The relative weight of the MLM loss compared to the contrastive loss
hyleemindslab opened this issue · comments
In the paper, Equation 7 indicates that both the MLM and contrastive losses are divided by the effective batch size, whose value would be equal to 2 * per_device_train_batch_size * world_size
. But the MLM loss calculation code seems to divide the MLM loss by per_device_train_batch_size * world_size
(line 227), since the CoCondenserDataset
's __getitem__
method returns two spans belonging to the same document, thereby making the actual batch dimension larger by a factor of 2.
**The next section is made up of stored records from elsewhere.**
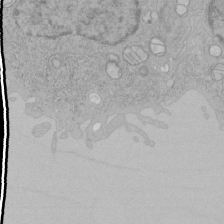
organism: Human
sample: Mitochondria in HCT116 cells
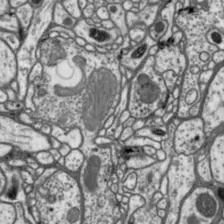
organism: Drosophila
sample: Protocerebral bridge
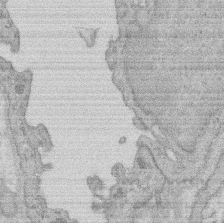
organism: Rat
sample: Salivary granule
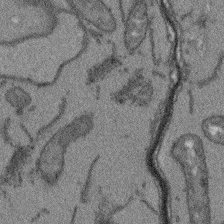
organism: Arabidopsis thaliana
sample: Root tip
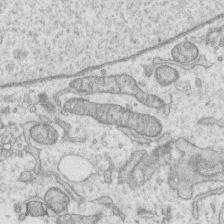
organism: Human
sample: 1205lu cells
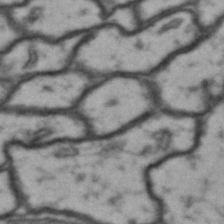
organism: Drosophila
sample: Brain
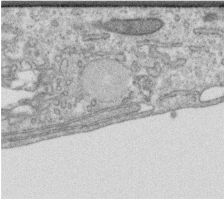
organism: Human
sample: Centriole in RPE cells
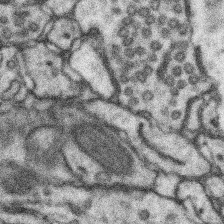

I feel like I am missing something. Could you please help me out?
Lines 219 to 230 in de9c257
Lines 177 to 179 in de9c257
Line 227 is for gradient accumulation scaling, not averaging across batch examples, check out the trainer code
Lines 161 to 185 in de9c257
Yes, I just expected the MLM loss for a sub-batch to be scaled by (# of spans in the sub-batch / # of spans in the local batch)
so that the final gradient is w.r.t. the loss that is averaged across the spans in the batch, which I thought would be written as loss = loss * (float(hiddens.size(0)) / (2 * self.train_args.per_device_train_batch_size))
. But I'm starting to think it may not be that important.
Right, there's a factor of 2. We didn't actually experiment a lot with how to interpolate; the current code seems to work fine. As training progress, with momentum stabilizing in the optimizer, I also expect that it won't be super important.